§ **Task details**:
Using the records that follow, reproduce exactly the lines starting at the line containing "organism: Arabidopsis thaliana" and ending at the line containing "sample: Choroid plexus". Include both end lines and no pictures.

§ **The data**:
*** Block opens ***

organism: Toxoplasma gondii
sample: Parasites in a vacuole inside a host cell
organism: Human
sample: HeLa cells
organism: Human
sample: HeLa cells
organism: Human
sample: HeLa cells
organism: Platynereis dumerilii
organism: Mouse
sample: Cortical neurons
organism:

*** Block closes ***
*** Block opens ***

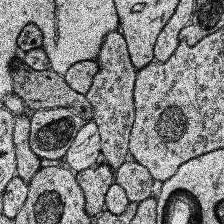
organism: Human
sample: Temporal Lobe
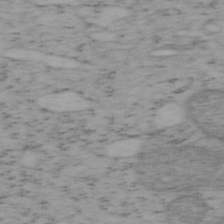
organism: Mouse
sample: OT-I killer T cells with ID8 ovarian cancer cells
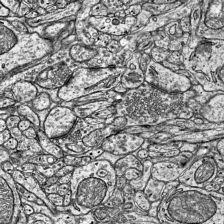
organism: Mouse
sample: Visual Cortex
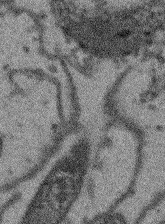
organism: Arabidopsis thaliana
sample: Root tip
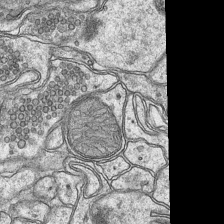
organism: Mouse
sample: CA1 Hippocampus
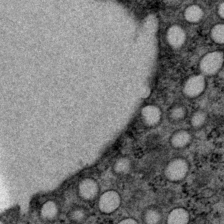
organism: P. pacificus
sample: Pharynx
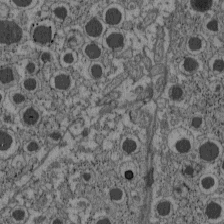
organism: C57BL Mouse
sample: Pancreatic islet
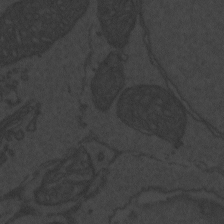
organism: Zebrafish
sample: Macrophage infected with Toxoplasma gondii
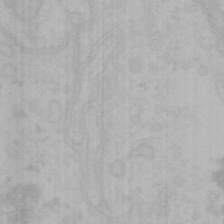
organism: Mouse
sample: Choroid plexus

*** Block closes ***
*** Block opens ***

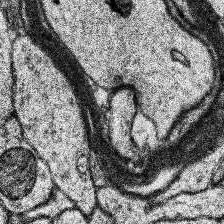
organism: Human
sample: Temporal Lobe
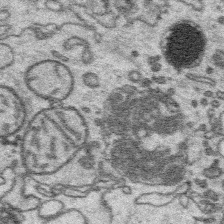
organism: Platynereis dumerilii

*** Block closes ***

§ **Solution for this task**:
organism: Arabidopsis thaliana
sample: Root tip
organism: Mouse
sample: CA1 Hippocampus
organism: P. pacificus
sample: Pharynx
organism: C57BL Mouse
sample: Pancreatic islet
organism: Zebrafish
sample: Macrophage infected with Toxoplasma gondii
organism: Mouse
sample: Choroid plexus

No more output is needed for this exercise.